Hyperscaling storage to meet the demands of AI

The complex debate on how to regulate the use of AI to benefit society and prevent its misuse is heating up as governments around the world grapple with its far-reaching implications. In the meantime, AI and ML tools are already becoming an integral part of our daily lives and are set to become even more pervasive, says Tim Sherbak, enterprise products and solutions marketing at Quantum.

Reassuringly, there are many examples of their capabilities being developed in positive ways, such as medical science harnessing the benefits to help in the detection of cancer, banks and credit card companies deploying solutions to prevent fraud and scams, and the construction industry evaluating how they could be used to deliver a quicker, more efficient construction design process.

Across industries the use of AI is expanding rapidly to process and utilise data created in different formats, as well as automate tasks, detect anomalies, and generate new content and ideas. However, delivering these outcomes successfully requires a huge amount of source data, and that’s where the storage problem starts and it doesn’t end there.

Why the AI storage problem is growing

To begin with, vast sets of raw data need to be gathered to build AI and ML applications. But there are further challenges posed by the type of data that’s being utilised, primarily because most of it is unstructured, such as documents, web pages, social media posts, emails, audio recordings, videos, and images. This form of data is much larger compared to structured data, the type that is commonly stored in databases and archives.

Next, the raw data is processed to change it into a format that algorithms work on to train the model. Overall effectiveness depends on the quantity and quality of the original data, the algorithm design, and constant refinement from feedback and updated data. The final AI model encapsulates all the knowledge gained during training, which can range from simple rule-based systems to sophisticated neural networks.

It all adds up to a massive volume of data, potentially petabytes, which is growing continuously as new data is collected. And it may need to be stored for decades, or longer, especially if the data set is required in the future to train completely new AI models.

The era of unstructured data

To put the problem in perspective, over 80% of data created in the last two years is unstructured and it is growing at a phenomenal rate. Analysts predict that, in the next five years, double the amount data will be created than in the past ten years and over 80 % will continue to be unstructured. That adds up to zettabytes (trillions of gigabytes) of data to manage!

Today, organisations are being forced to make important decisions about how much data to keep without knowing what they will need in the future. Consequently, many are taking the approach of trying to keep everything and are faced with the issue of finding a storage solution that is not only affordable but also makes it simple to retrieve the data.

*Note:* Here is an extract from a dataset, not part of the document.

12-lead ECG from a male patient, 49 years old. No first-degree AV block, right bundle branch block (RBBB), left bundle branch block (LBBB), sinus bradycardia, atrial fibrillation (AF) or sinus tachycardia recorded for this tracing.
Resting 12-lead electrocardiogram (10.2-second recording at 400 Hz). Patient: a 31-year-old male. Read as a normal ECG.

Adding fuel to the fire, AI applications put huge demands on storage system performance. Processing these massive unstructured datasets requires extremely low latencies and high performance, which legacy storage systems were never built to manage, and certainly not with the strong consistency required for AI.

Planning for performance and accessibility

As it stands, most of the world’s data is stored on hard disk-based systems that were developed over twenty years ago. These systems were conceived when the concept of storing exabytes of unstructured data for decades was not even contemplated. At that time, data was mostly in structured formats and was generally being archived for compliance and legal purposes instead of its intrinsic value. Historically, this kind of retained data required little additional processing and could be kept in long-term, slow performing storage. Now, businesses across the board want to keep and make their data easily accessible and searchable, with the expectation that it will be needed again to be re-processed, re-trained, or monetised in new ways.

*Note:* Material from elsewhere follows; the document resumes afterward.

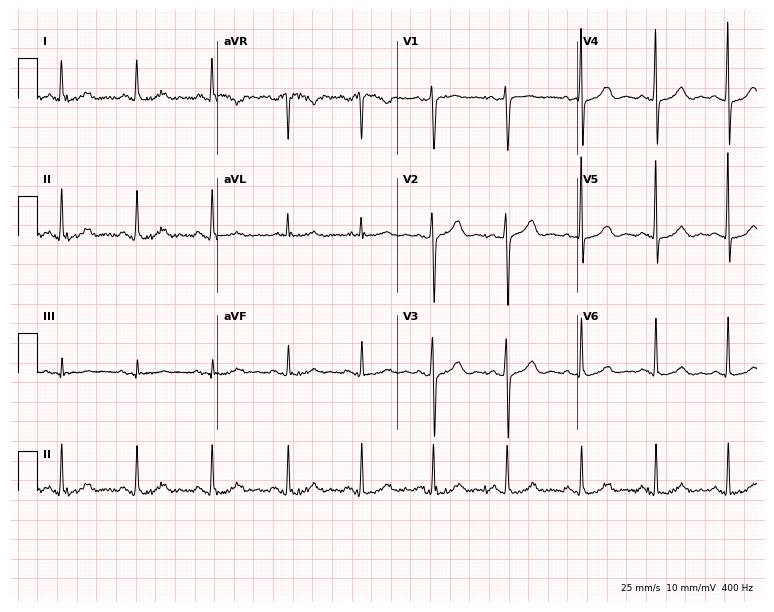
ECG (7.3-second recording at 400 Hz) — a woman, 53 years old. Labelled as a normal ECG.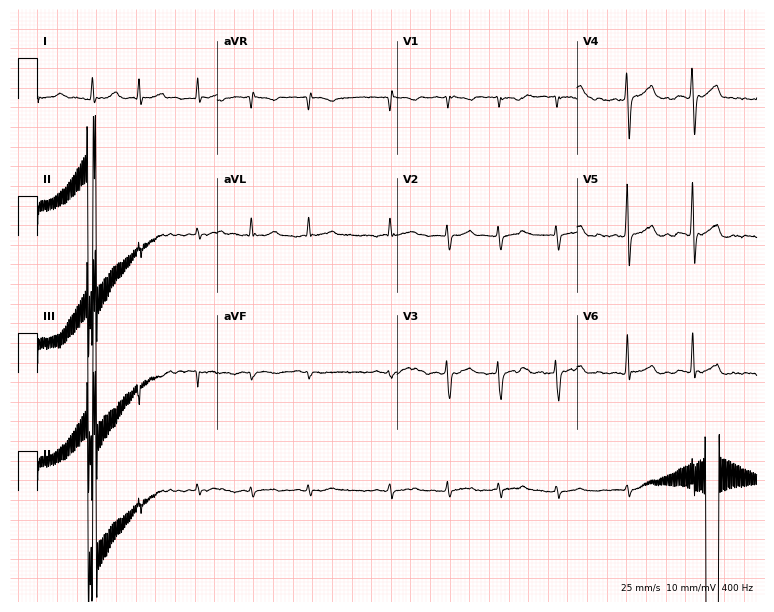
ECG — a male patient, 73 years old. Findings include atrial fibrillation.

Making that act of retrieval tougher still, many enterprises have information spread across multiple systems, divided between the cloud and on-premises. They often don’t know exactly what they have in their archives or if they are holding copies of the same data in numerous places. Additionally, new data may be generated outside their data centres by applications or objects, like physical cameras, and moved elsewhere to be processed. Therefore, the management of data across its lifecycle as it moves from one place to another has to be accommodated too. So, storage solutions must be extremely flexible to meet all of these requirements and operate in the cloud or on-premises.

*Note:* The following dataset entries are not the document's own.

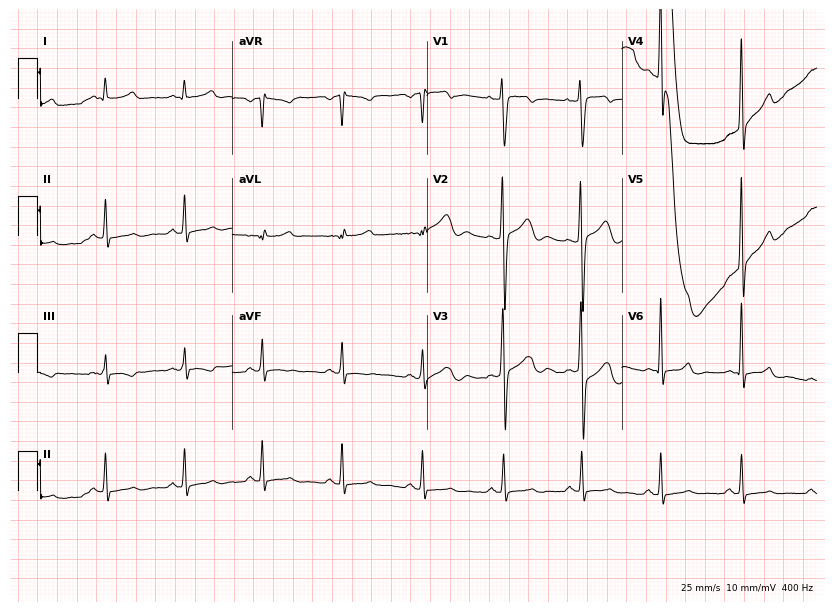
12-lead ECG from a 38-year-old woman (7.9-second recording at 400 Hz). Recorded interpretation: within normal limits.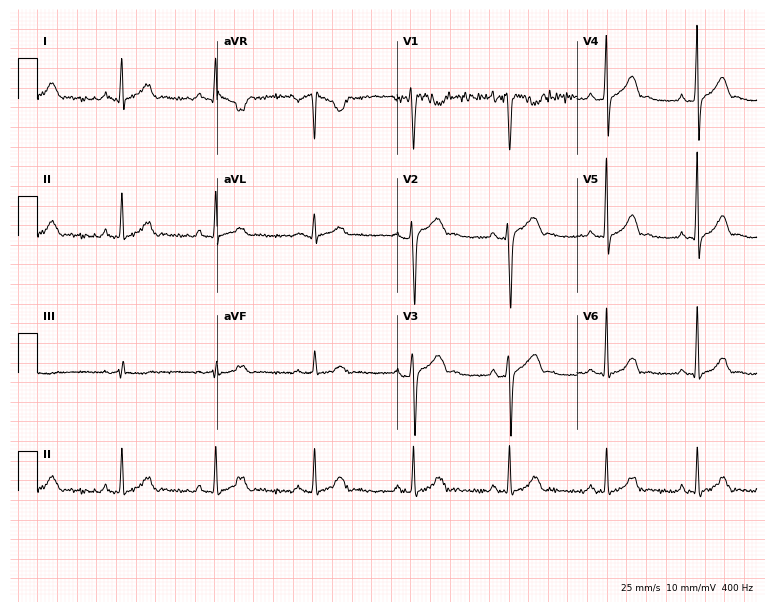
Standard 12-lead ECG recorded from a 21-year-old male (7.3-second recording at 400 Hz). Read as a normal ECG.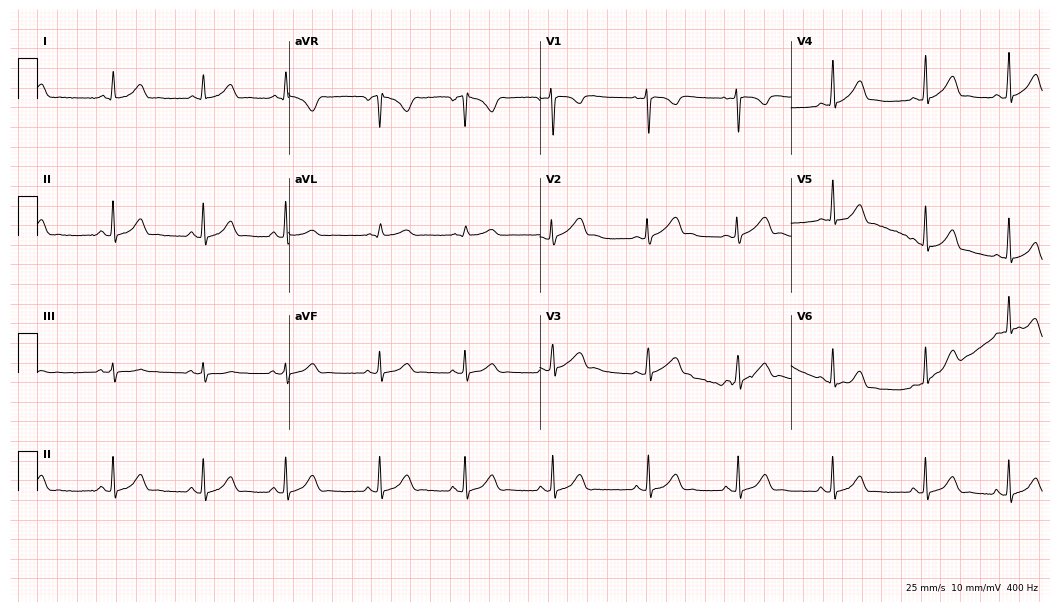
12-lead ECG from a female, 18 years old. Labelled as a normal ECG.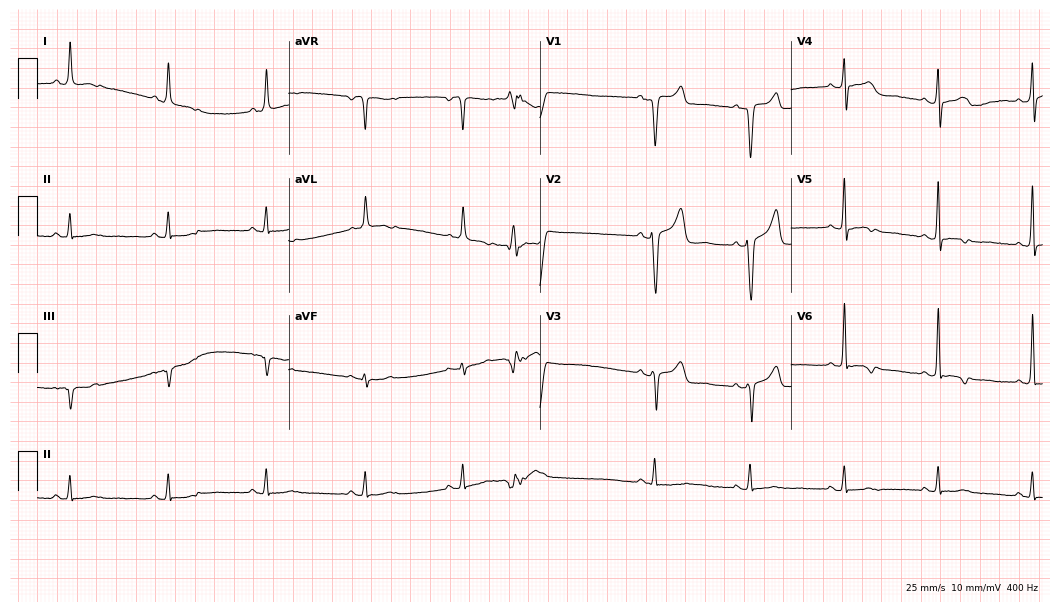
12-lead ECG from a 62-year-old male. Screened for six findings — first-degree AV block, right bundle branch block, left bundle branch block, sinus bradycardia, atrial fibrillation, sinus tachycardia — none is recorded.

It’s an impossible ask for legacy storage systems which were never designed for this amount or type of data and weren’t built to scale to such a degree. The classic network-attached storage and object storage architectures will fall over if they try to hyperscale. Alternatives incorporating RAID and replication have similar issues as they can’t provide sufficient protection from failure, or storage efficiency. Also, managing multiple storage devices and separate tiers of storage eats up valuable administration time.

Scaling for an AI-driven world

The question for many organisations is how to keep ever-growing quantities of valuable data protected and available over the long term without busting their storage budget? The answer is that it’s time to hyperscale with affordable cloud-native solutions that were designed from the ground up to provide high performance solutions for an AI-driven society.

Tim Sherbak

These solutions have been developed with massive scale-out architectures combining flash storage and RDMA (remote direct memory access) networking. Their very low latency and higher throughput in data-intensive workloads, such as AI and ML, result in super-fast application performance and responsiveness. This also enables efficient data sharing and synchronisation across multiple systems, ideal for distributed and hybrid cloud and on-premises environments.

Another game-changer is that hyperscaling isn’t just about capacity. The latest innovative storage technologies also enable far quicker, accurate searching and retrieval, by automating data annotation and classification, as well as managing deduplication across different systems.

Businesses are increasingly seeing untapped potential in the information and intelligence that they have created but are struggling to store it effectively. Modern storage technology will bring new levels of automation, performance, security, and flexibility that will unlock far greater value from AI and ML data sets, without the past constraints and burgeoning costs of outdated hardware.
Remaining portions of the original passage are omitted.